* [Work instruction]
Write out everything in the records exactly, apart from the pictures.
-------- Materials provided --------
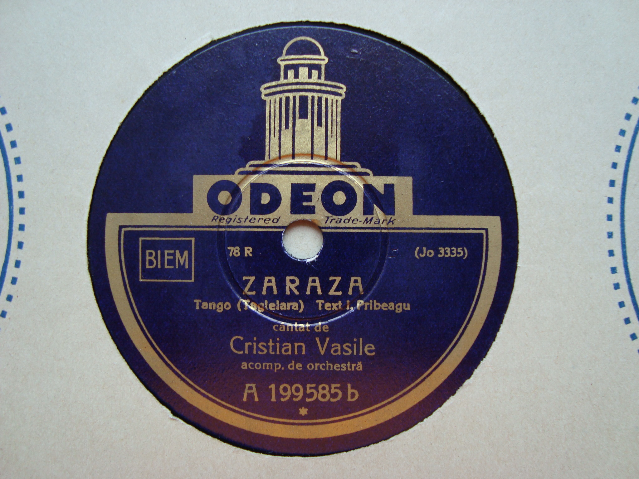 Discul legenda, inregistrat la Berlin in 1931
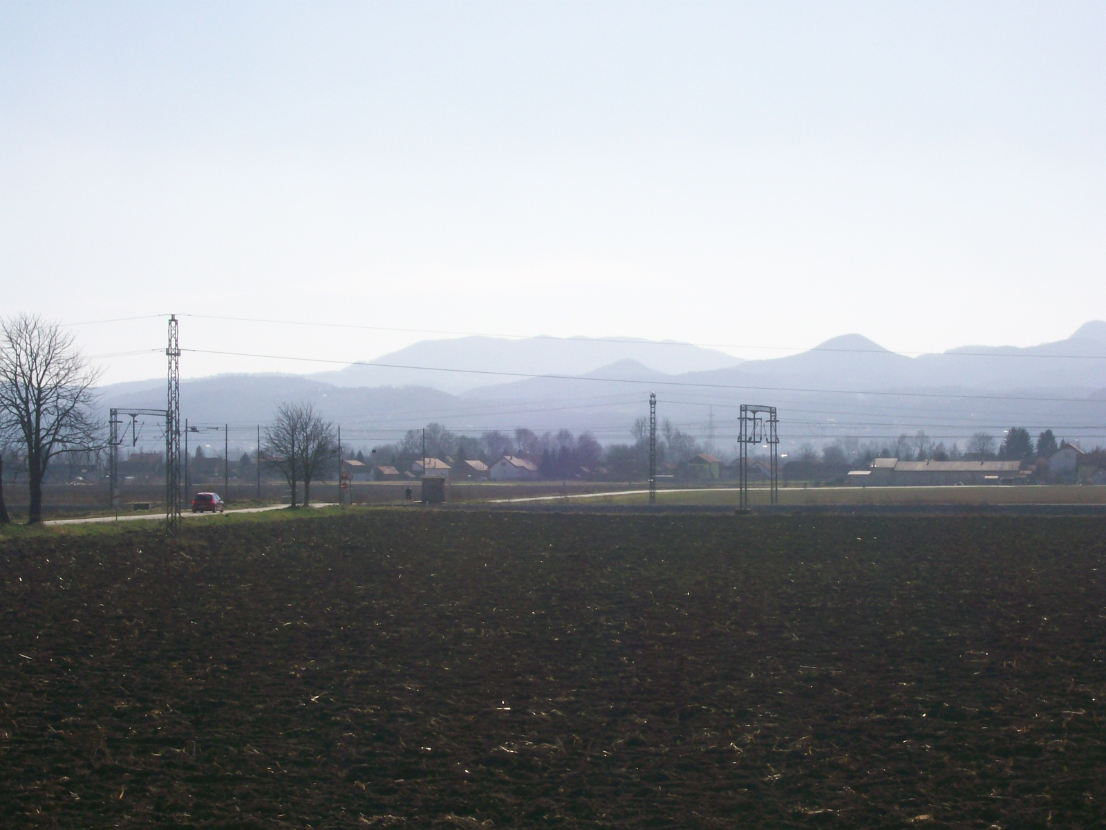 Drenje Brdovečko, općina Brdovec, Zagrebačka županija
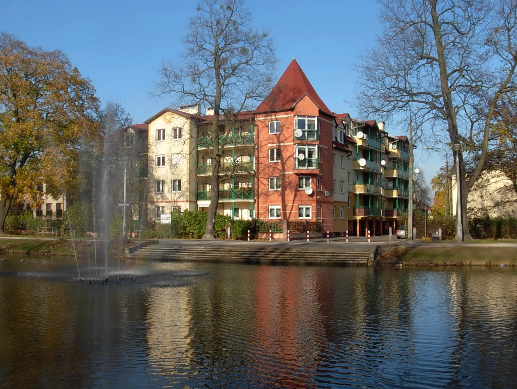 W parku nad Kanałem Bydgoskim
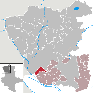 Lage von Köckte im Altmarkkreis Salzwedel
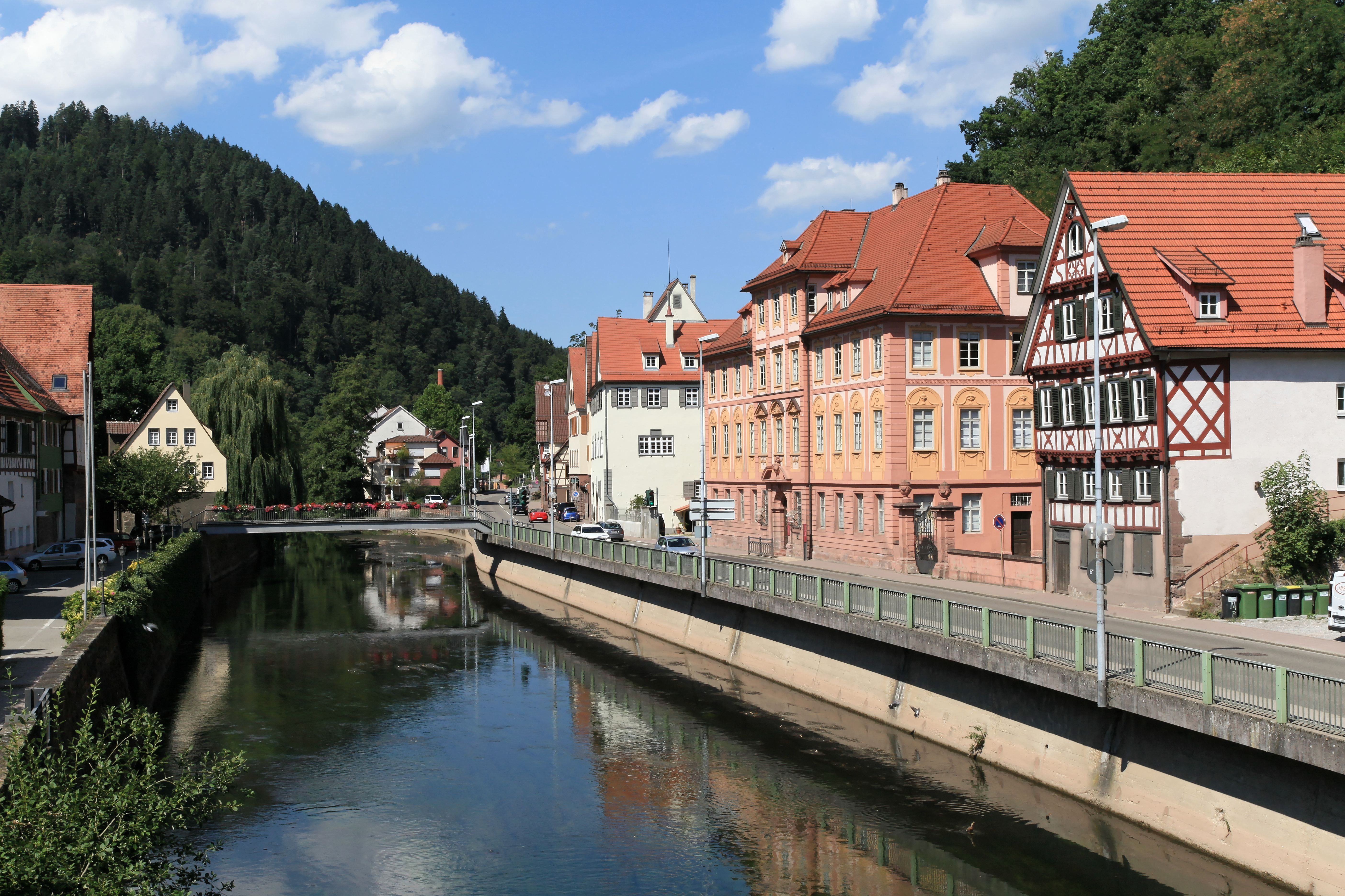 Beim Weinsteg (links), Weinsteg über die Nagold und Palais Vischer und Steinhaus an der Bischofstraße (rechts) in Calw
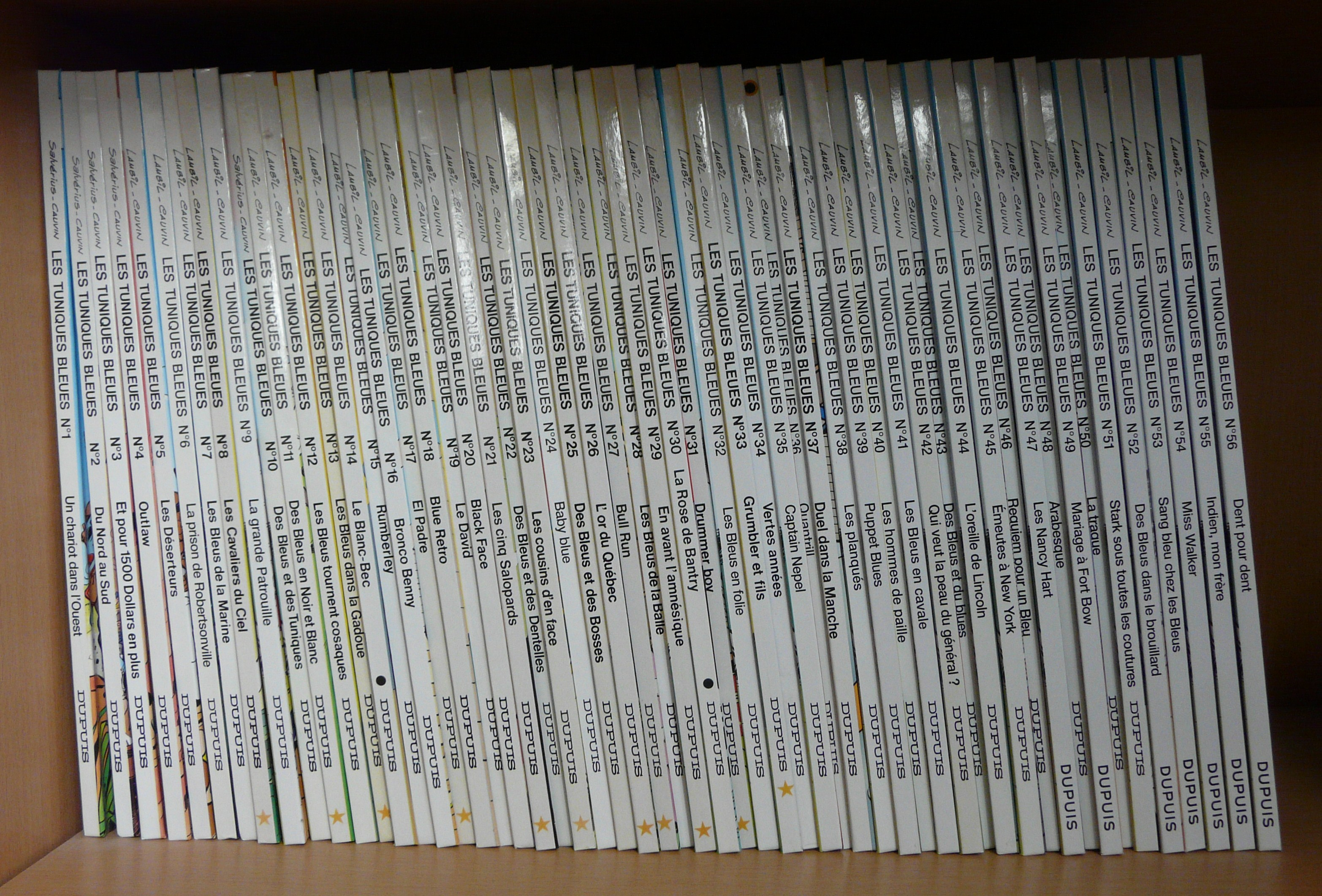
--------
* [Result of this task]
 Discul legenda, inregistrat la Berlin in 1931
 Drenje Brdovečko, općina Brdovec, Zagrebačka županija
 W parku nad Kanałem Bydgoskim
 Lage von Köckte im Altmarkkreis Salzwedel
 Beim Weinsteg (links), Weinsteg über die Nagold und Palais Vischer und Steinhaus an der Bischofstraße (rechts) in Calw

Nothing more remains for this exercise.